• [ACTION ITEM]: Repeat, line for line, only the span that opens at the "Konitrut błotny (Gratiola" line and closes at the final line below. Skip the pictures.

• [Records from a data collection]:
*** Block opens ***
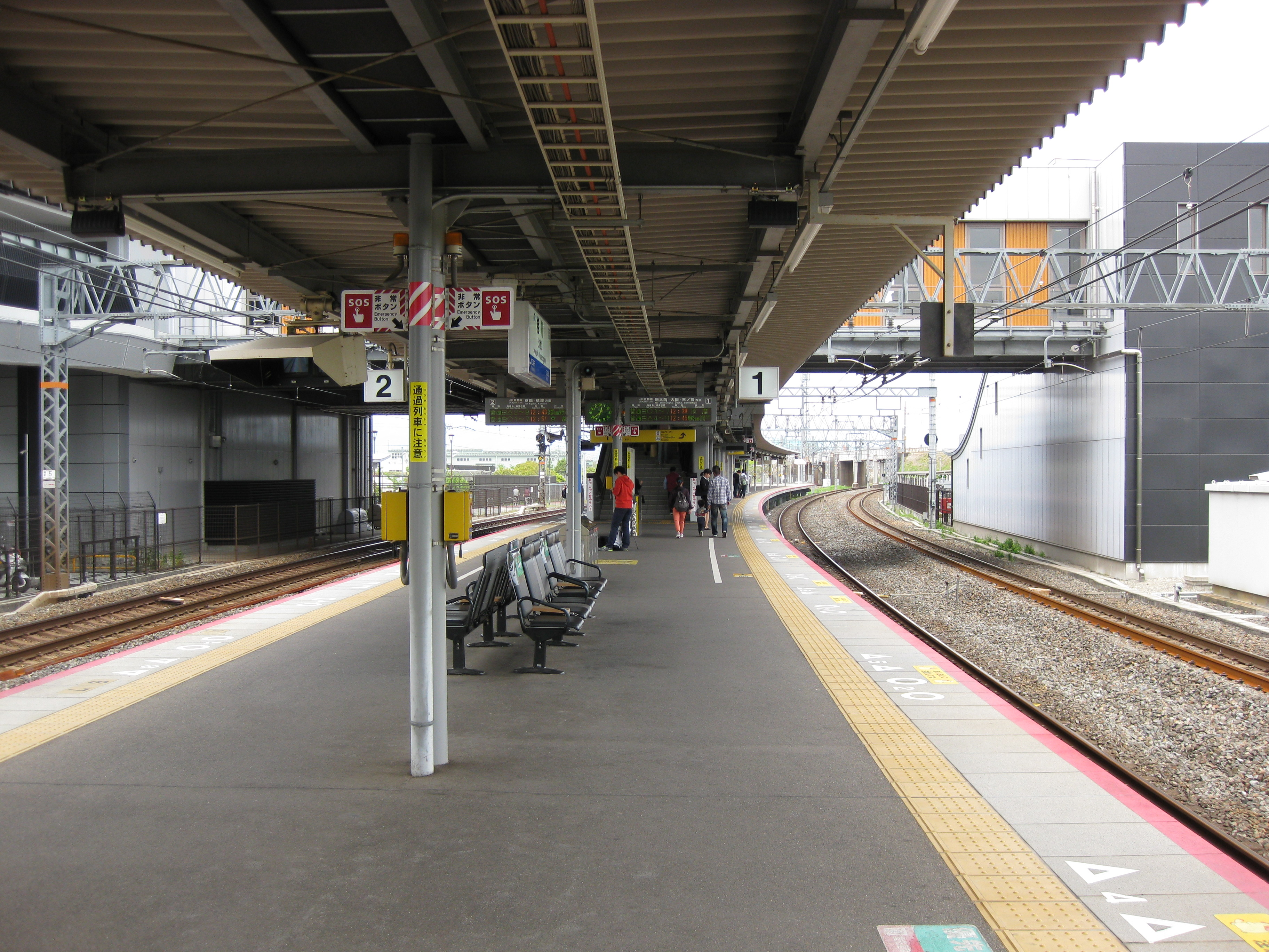 桂川駅プラットホーム
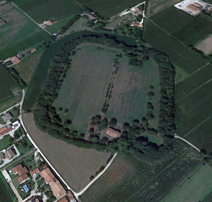 Villaggio fortificato dell'età del Bronzo nei pressi di Castello di Godego (TV). Possiede un perimetro di forma quadrangolare lungo ca. 230 × 240 m per un totale di ca. 55.680 mq. alto in media 4 metri. L’area interna è un po' sopraelevata rispetto al piano di campagna. Vèneto: Vilajo fortifegà de l'età del Bronzo visin a Castelo de Godego (TV). Ga on perimetro de forma quadrangolare longo ca. 230 × 240 m par on totale de ca. 55.680 mq. e alto in media 4 metri. La parte interna xè on po' sopraelevà rispeto al piano de canpagna.
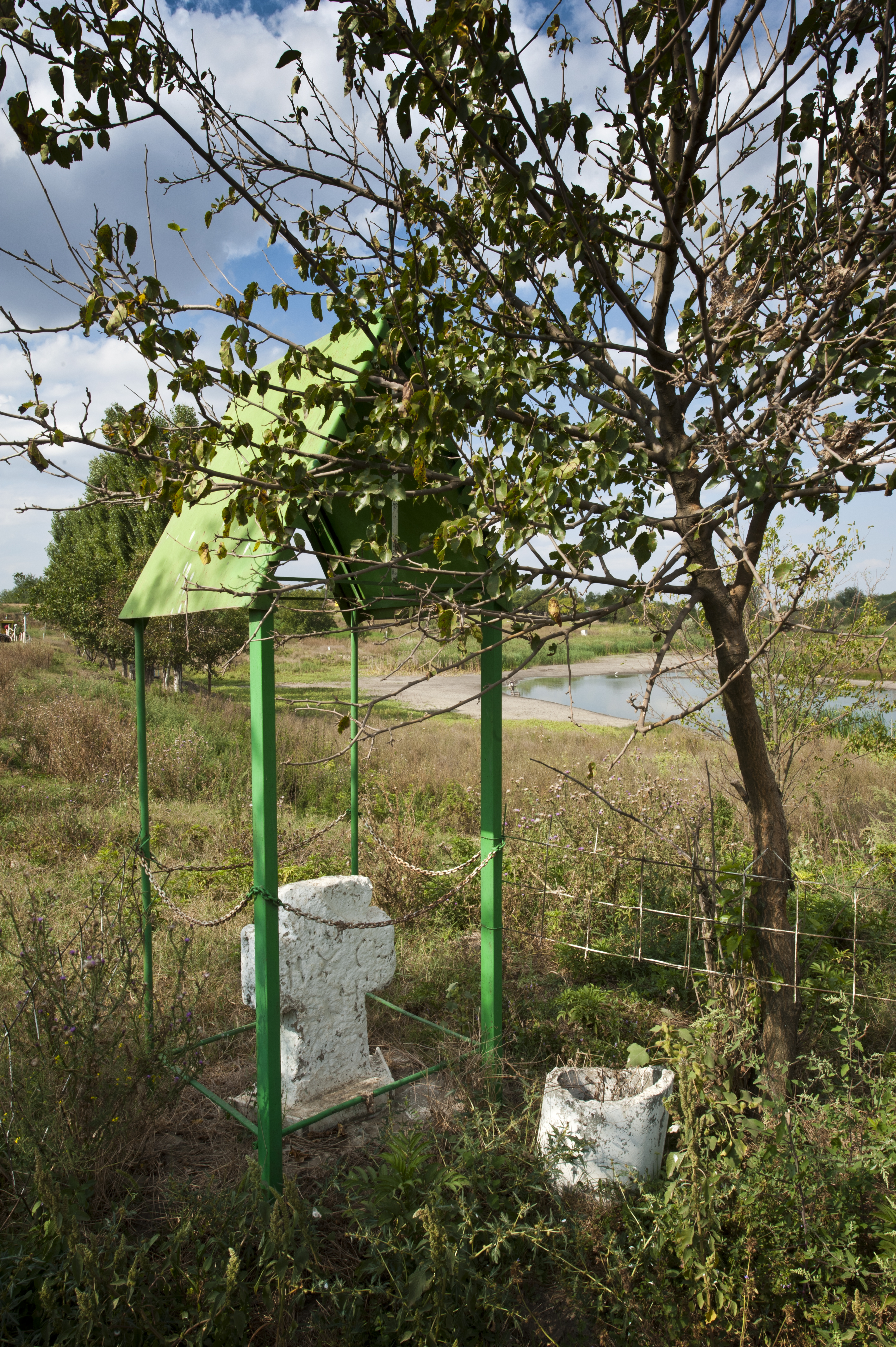 Cruce de hotar
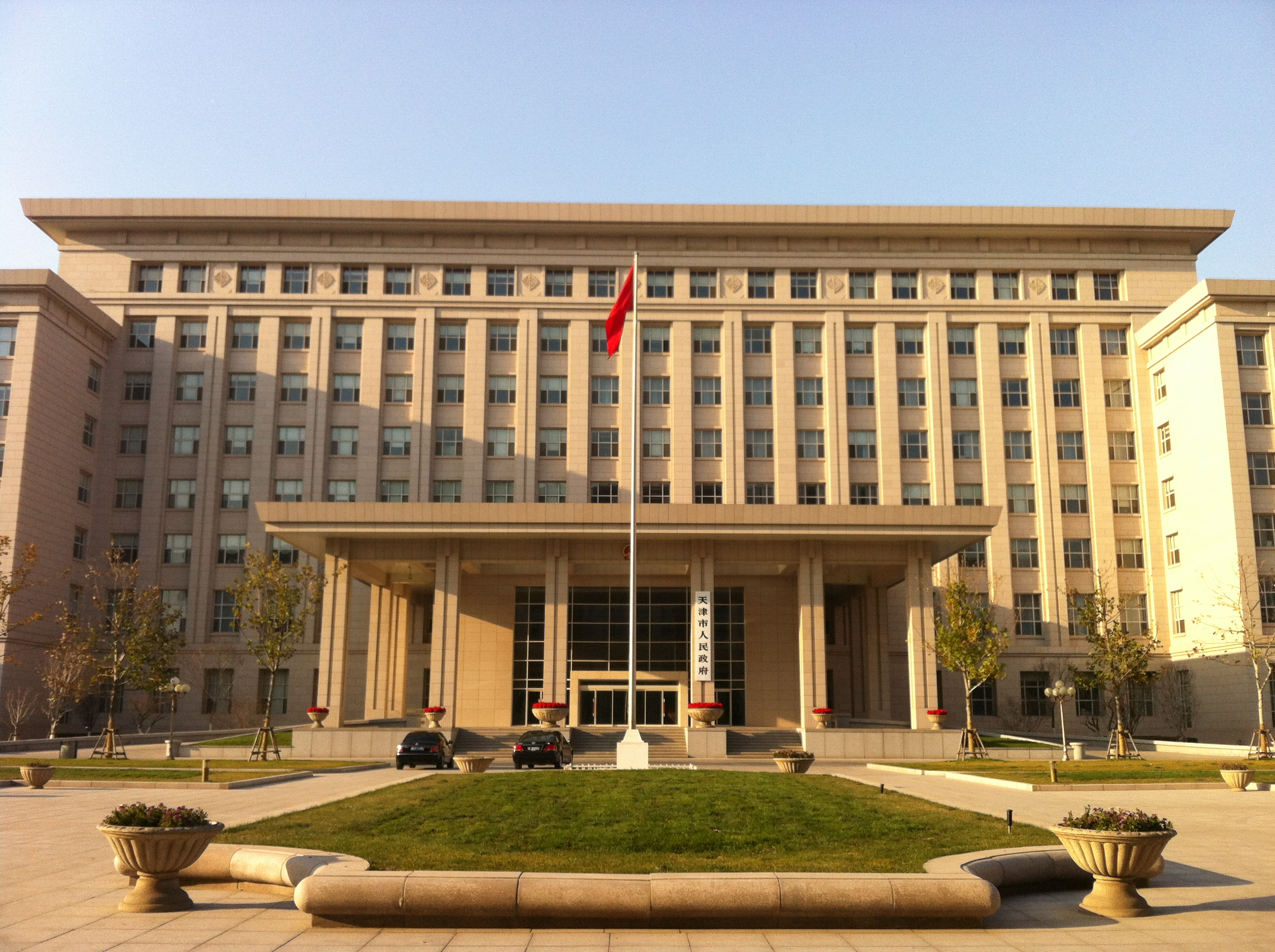 天津市人民政府正面
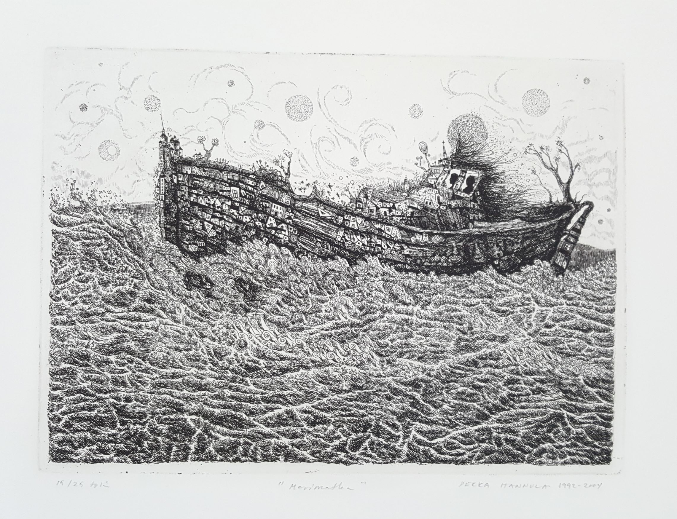 Pekka Hannula, Merimatka, etsaus 1992-2004
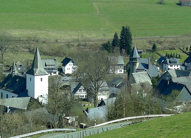 Brunskappel (Olsberg) , Germany.
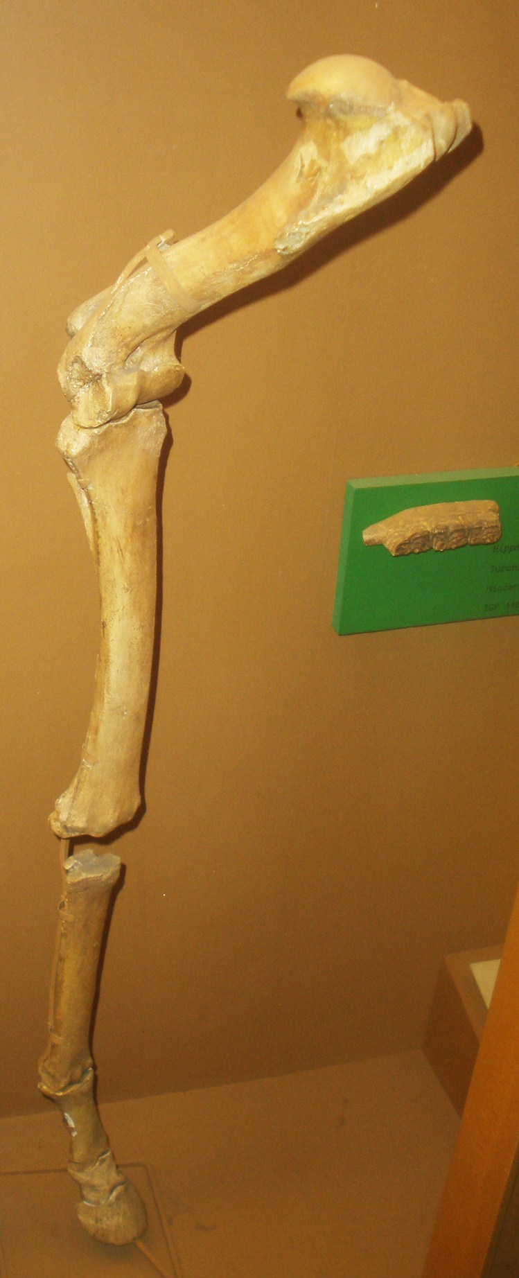 Fossil of Equus, an extinct mammal - Took the picture at Museo di Paleontologia di Firenze
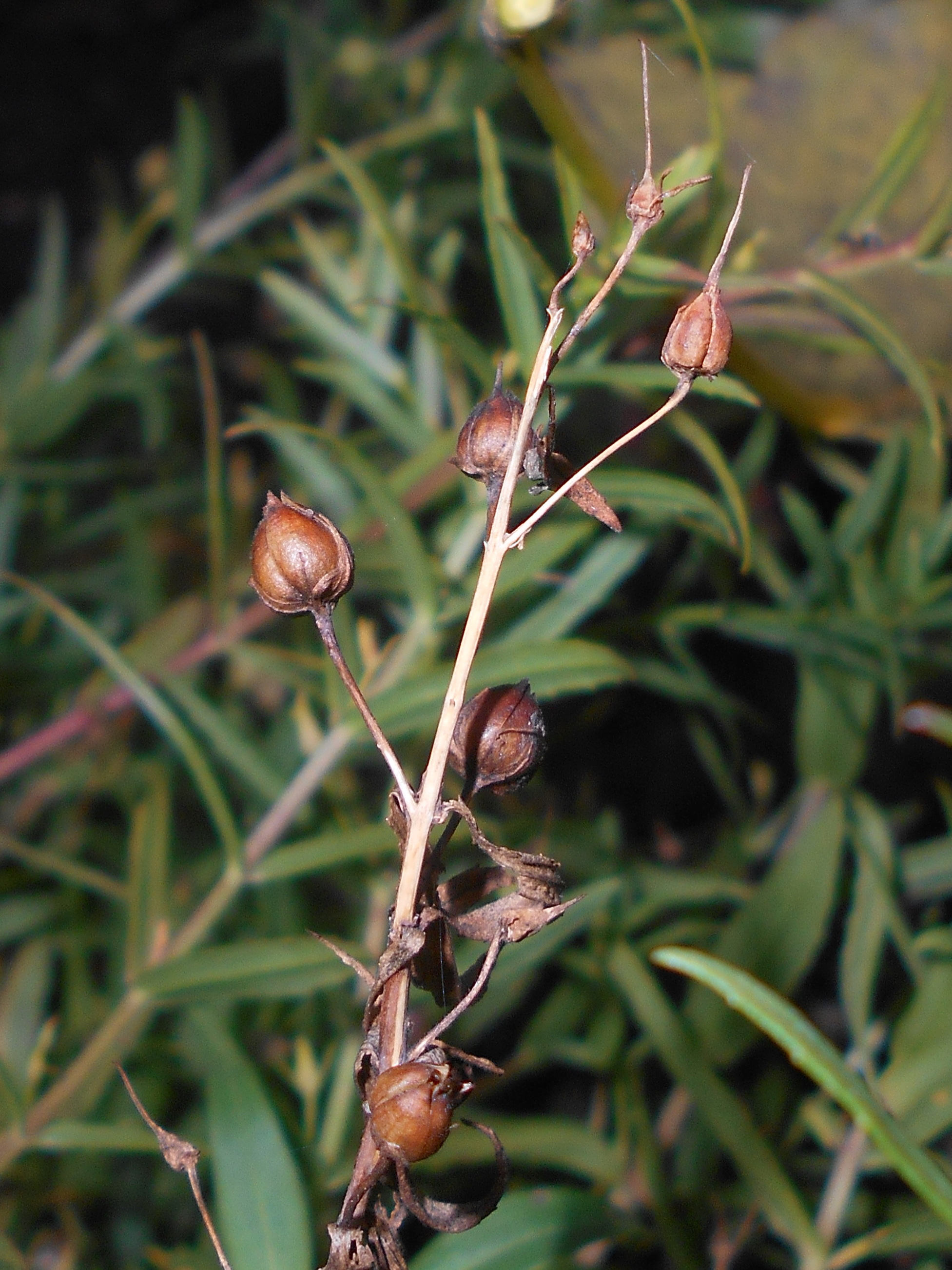 Konitrut błotny (Gratiola officinalis), Ogród Botaniczny Uniwersytetu Wrocławskiego.
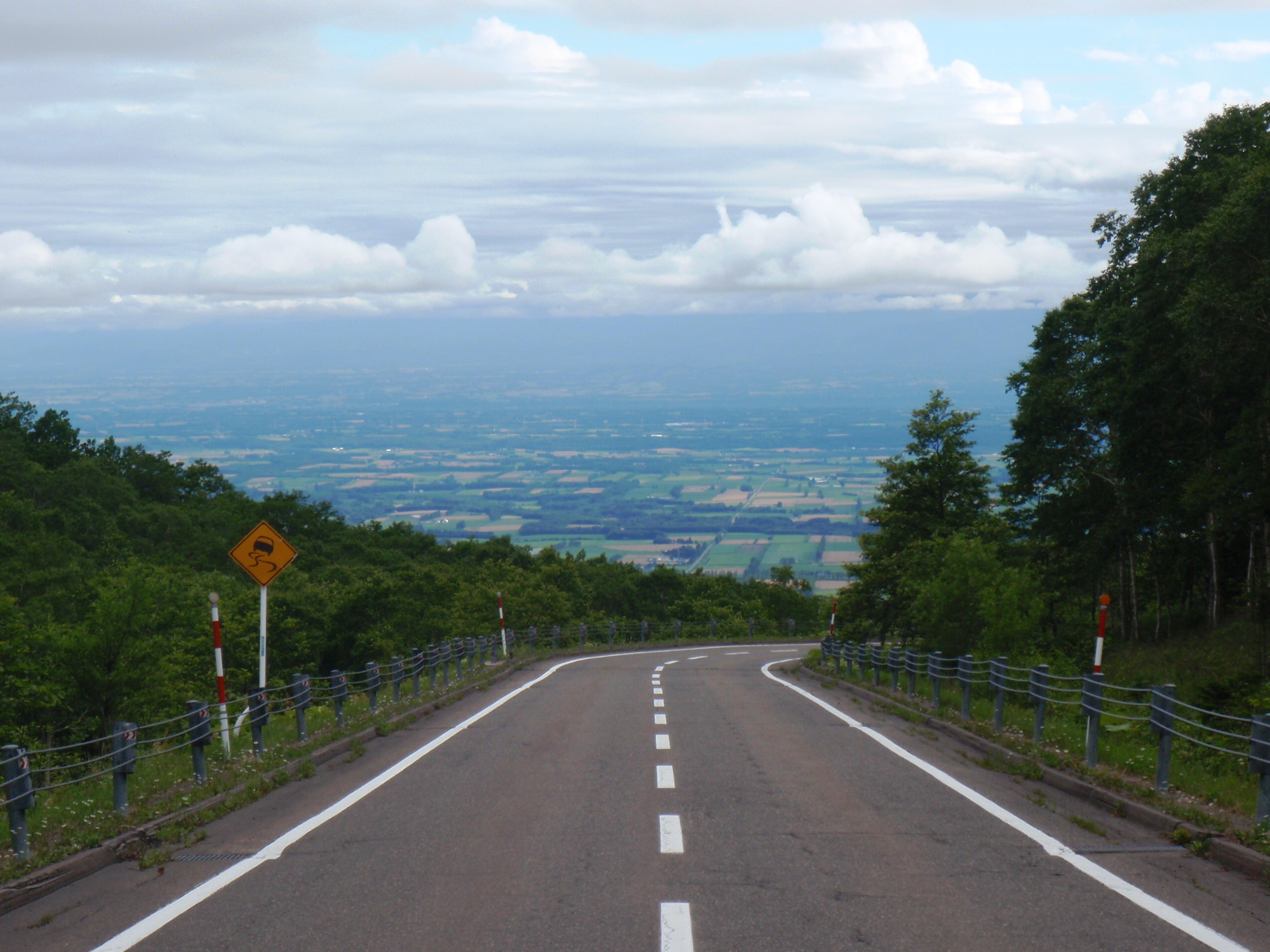 道道85号線、白樺峠から十勝平野に降りる。
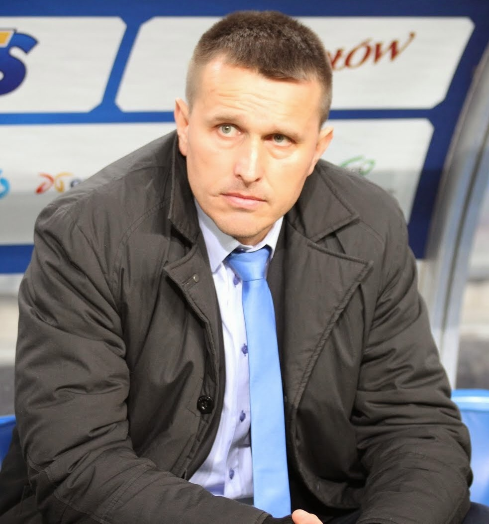 Leszek Ojrzyński jako trener Podbeskidzia Bielsko Biała.
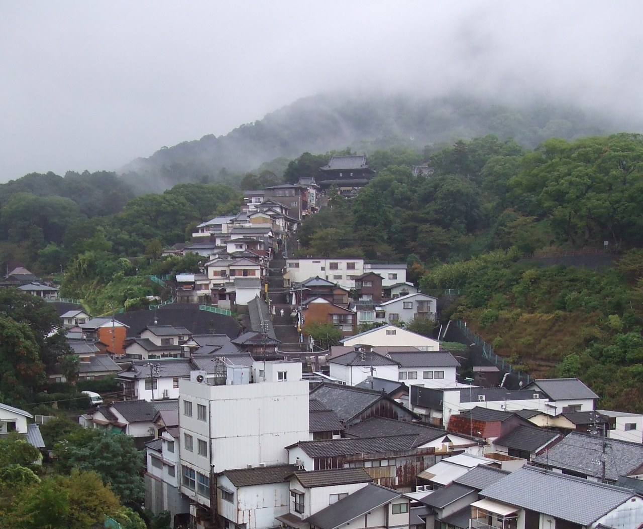 金刀比羅宮の参道
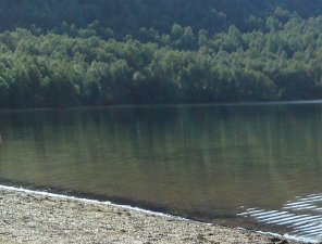 En sandstrand med Josefvatnet.
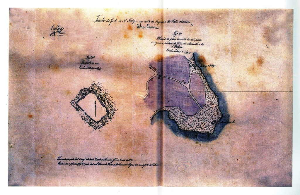 "Tombo do forte de S. Filipe, na costa da freguesia do Porto Martim", Ilha Terceira (Açores), Portugal.
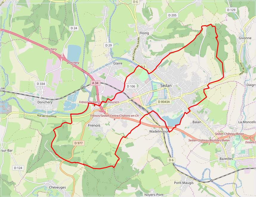 carte réalisée sur umap This map may be incomplete, and may contain errors. Don't rely solely on it for navigation.
*** Block closes ***
• [TASK RESPONSE]:
 Konitrut błotny (Gratiola officinalis), Ogród Botaniczny Uniwersytetu Wrocławskiego.
 道道85号線、白樺峠から十勝平野に降りる。
 Leszek Ojrzyński jako trener Podbeskidzia Bielsko Biała.
 金刀比羅宮の参道
 En sandstrand med Josefvatnet.
 "Tombo do forte de S. Filipe, na costa da freguesia do Porto Martim", Ilha Terceira (Açores), Portugal.
 carte réalisée sur umap This map may be incomplete, and may contain errors. Don't rely solely on it for navigation.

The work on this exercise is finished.